Required action:
Give back the whole listing exactly as written, leaving out each picture.

Input data:

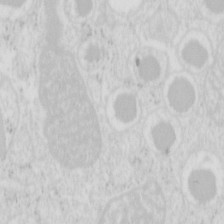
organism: Mouse
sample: Pancreas
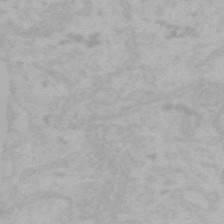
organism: Mouse
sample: Choroid plexus
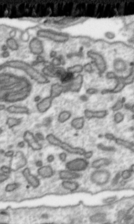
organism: Toxoplasma gondii
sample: Parasites in a vacuole inside a host cell
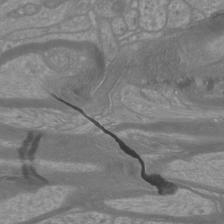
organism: Mouse
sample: Cortical neurons
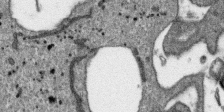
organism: Human
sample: Lung epithelial cells, uninfected (mock) control
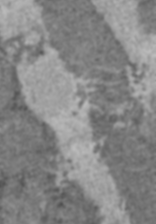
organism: C57BL Mouse
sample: Heart
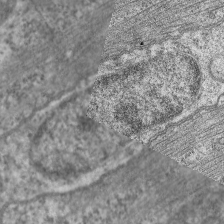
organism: C. elegans
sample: Pharynx
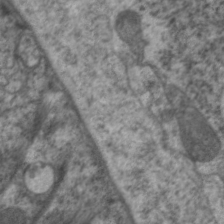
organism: C. elegans
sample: Pharynx
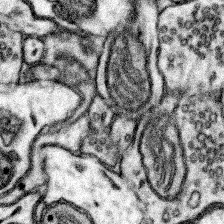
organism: Mouse
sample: Somatosensory cortex neuropil
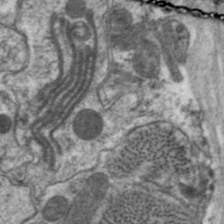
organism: C. elegans
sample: Pharynx
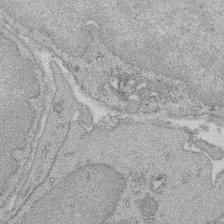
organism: Rat
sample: Salivary granule
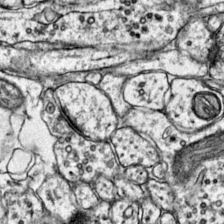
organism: Mouse
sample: Primary visual cortex
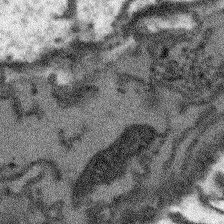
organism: Arabidopsis thaliana
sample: Root tip
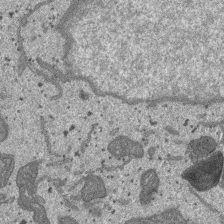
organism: Human
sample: Lung epithelial cells infected with SARS-CoV-2
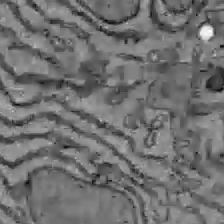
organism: C57BL Mouse
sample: Liver
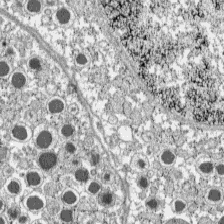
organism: C57BL Mouse
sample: Pancreatic islet
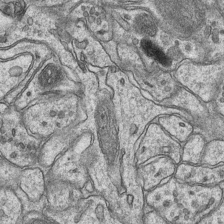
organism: Mouse
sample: CA1 Hippocampus
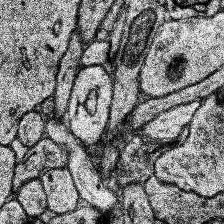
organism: Human
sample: Temporal Lobe
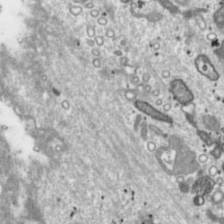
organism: Toxoplasma gondii
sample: Parasites in a vacuole inside a host cell
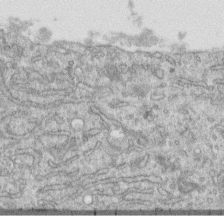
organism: Human
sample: Centriole in RPE cells
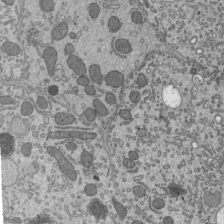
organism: Mouse
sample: Mouse epididymis efferent ductule cilia
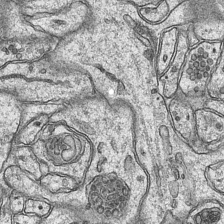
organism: Mouse
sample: CA1 Hippocampus
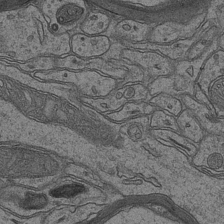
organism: Mouse
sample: CA1 Hippocampus
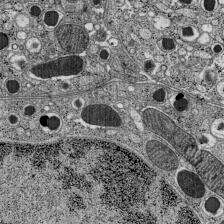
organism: C57BL Mouse
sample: Pancreatic islet
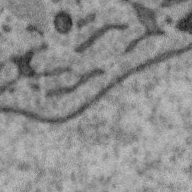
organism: Zebra finch
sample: Brain
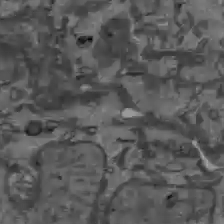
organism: C57BL Mouse
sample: Liver
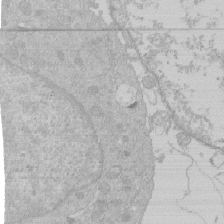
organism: Human
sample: Macrophage cells
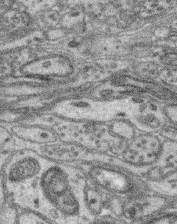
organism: Mouse
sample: Retina
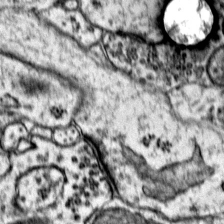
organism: Mouse
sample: Primary visual cortex
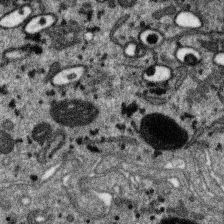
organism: Human
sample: Lung epithelial cells infected with SARS-CoV-2
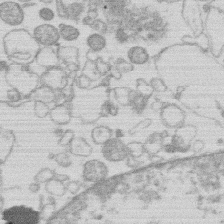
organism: Human
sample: Macrophage cells
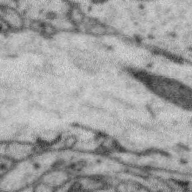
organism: Zebra finch
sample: Brain
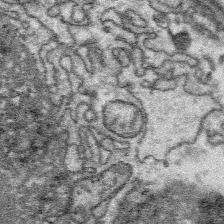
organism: Platynereis dumerilii
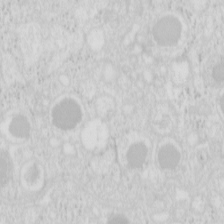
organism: Mouse
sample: Pancreas
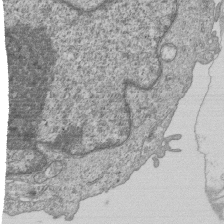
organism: Human
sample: MDA-MB-231 cells
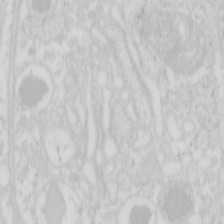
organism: Mouse
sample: Pancreas
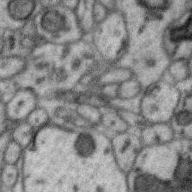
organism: Zebra finch
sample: Brain
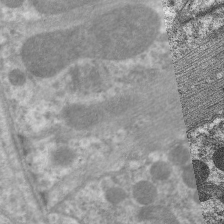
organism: C. elegans
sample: Pharynx
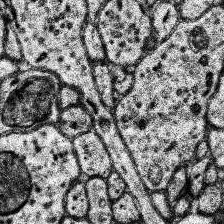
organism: Human
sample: Temporal Lobe

Answer to this task:
organism: Mouse
sample: Pancreas
organism: Mouse
sample: Choroid plexus
organism: Toxoplasma gondii
sample: Parasites in a vacuole inside a host cell
organism: Mouse
sample: Cortical neurons
organism: Human
sample: Lung epithelial cells, uninfected (mock) control
organism: C57BL Mouse
sample: Heart
organism: C. elegans
sample: Pharynx
organism: C. elegans
sample: Pharynx
organism: Mouse
sample: Somatosensory cortex neuropil
organism: C. elegans
sample: Pharynx
organism: Rat
sample: Salivary granule
organism: Mouse
sample: Primary visual cortex
organism: Arabidopsis thaliana
sample: Root tip
organism: Human
sample: Lung epithelial cells infected with SARS-CoV-2
organism: C57BL Mouse
sample: Liver
organism: C57BL Mouse
sample: Pancreatic islet
organism: Mouse
sample: CA1 Hippocampus
organism: Human
sample: Temporal Lobe
organism: Toxoplasma gondii
sample: Parasites in a vacuole inside a host cell
organism: Human
sample: Centriole in RPE cells
organism: Mouse
sample: Mouse epididymis efferent ductule cilia
organism: Mouse
sample: CA1 Hippocampus
organism: Mouse
sample: CA1 Hippocampus
organism: C57BL Mouse
sample: Pancreatic islet
organism: Zebra finch
sample: Brain
organism: C57BL Mouse
sample: Liver
organism: Human
sample: Macrophage cells
organism: Mouse
sample: Retina
organism: Mouse
sample: Primary visual cortex
organism: Human
sample: Lung epithelial cells infected with SARS-CoV-2
organism: Human
sample: Macrophage cells
organism: Zebra finch
sample: Brain
organism: Platynereis dumerilii
organism: Mouse
sample: Pancreas
organism: Human
sample: MDA-MB-231 cells
organism: Mouse
sample: Pancreas
organism: Zebra finch
sample: Brain
organism: C. elegans
sample: Pharynx
organism: Human
sample: Temporal Lobe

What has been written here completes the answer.